Desde entonces, y con el paso de los años, el dispositivo empezó a considerarse obligatorio en muchos países: en Estados Unidos y Canadá desde 2011, y en la Unión Europea desde 2014. La experiencia en Europa muestra que si el porcentaje de vehículos con ESP aumenta, la cantidad de accidentes disminuye.

En Argentina, el Gobierno y las terminales automotrices firmaron en 2013 un acuerdo (disposición 591/2014) para que el ESP sea obligatorio en los modelos nuevos a partir de enero de 2018. Sin embargo, una disposición de diciembre de 2017 (635/2017) pospuso la medida por dos años y fijó 2020 como nuevo límite para los modelos nuevos (no abarca restylings y nuevas versiones) y 2022 para todos los cero kilómetro que se vendan en el país.

El ESP entra en funcionamiento en superficies resbaladizas o simplemente por exceso de velocidad en una curva.
El ESP entra en funcionamiento en superficies resbaladizas o simplemente por exceso de velocidad en una curva.

“La última gestión de gobierno decidió firmar localmente ese acuerdo sin consultar a la industria automotriz brasilera. Como hay mucha dependencia en la fabricación de vehículos, cuando quisimos imponer esa situación era inviable para la Argentina”. Esa fue la explicación de la Agencia Nacional de Seguridad Vial (ANSV), en 2017, ante la postergación de la medida original. En aquel momento, la ANSV emitió un comunicado en el que afirmó que se trataba de una "disposición inadecuada”, y que la implementación real debía hacerse en conjunto entre Argentina y Brasil.

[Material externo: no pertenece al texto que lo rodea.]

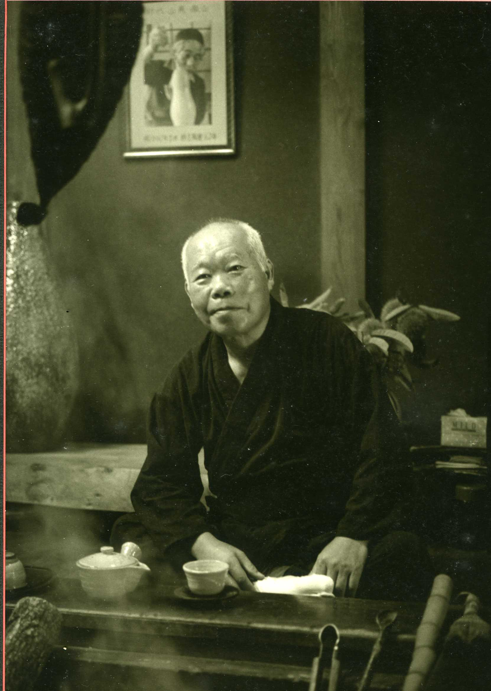 二代山岡徹山 山岡譲
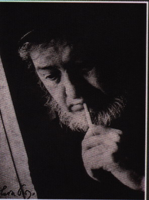 Славољуб Слава Богојевић.
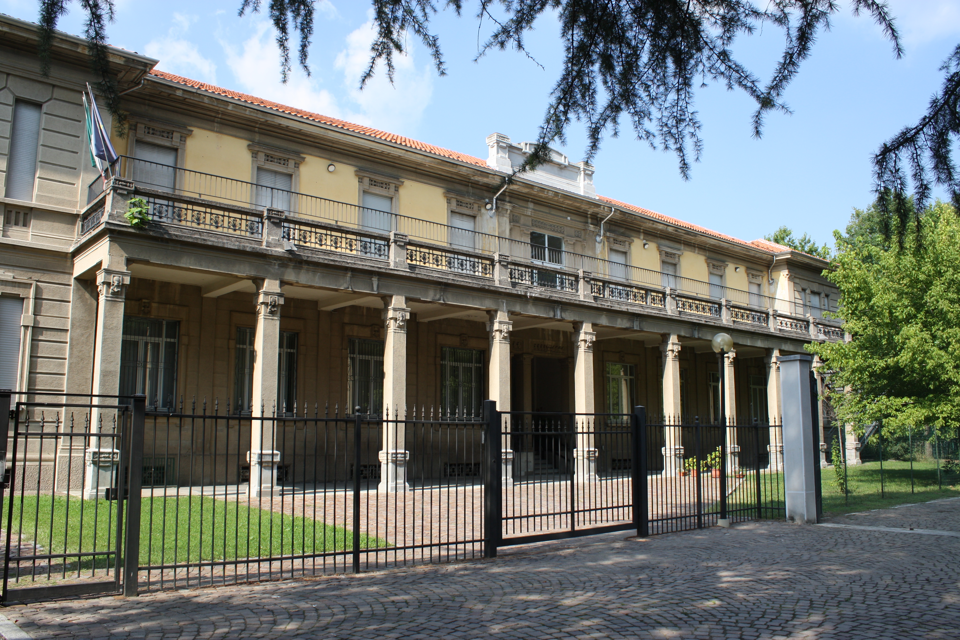 La facciata principale della villa Gonzaga di Olgiate Olona (VA) che si affaccia sul parco omonimo.

En Estados Unidos y Canadá es obligatorio desde 2011, y en la Unión Europea, desde 2014.
En Estados Unidos y Canadá es obligatorio desde 2011, y en la Unión Europea, desde 2014.

Aquella prórroga estuvo avalada -además de promovida- por la mayoría de las automotrices agrupadas en ADEFA (Asociación de Fabricantes de Automóviles) e incluso apoyada por los de CIDOA (Cámara de Importadores y Distribuidores Oficiales de Automóviles). Muchas de esas firmas tenían –y tienen- varios de sus modelos sin ESP.

Desde el 1ª de enero de 2020, en la Argentina ya no se pueden vender autos cero kilómetro sin cinturones de seguridad de tres puntos y apoyacabezas. Pero la medida que iba a abarcar también la obligatoriedad del ESP para todos los cero kilómetro del mercado (nuevos o modelos ya existentes) deberá esperar al 1° de enero de 2022.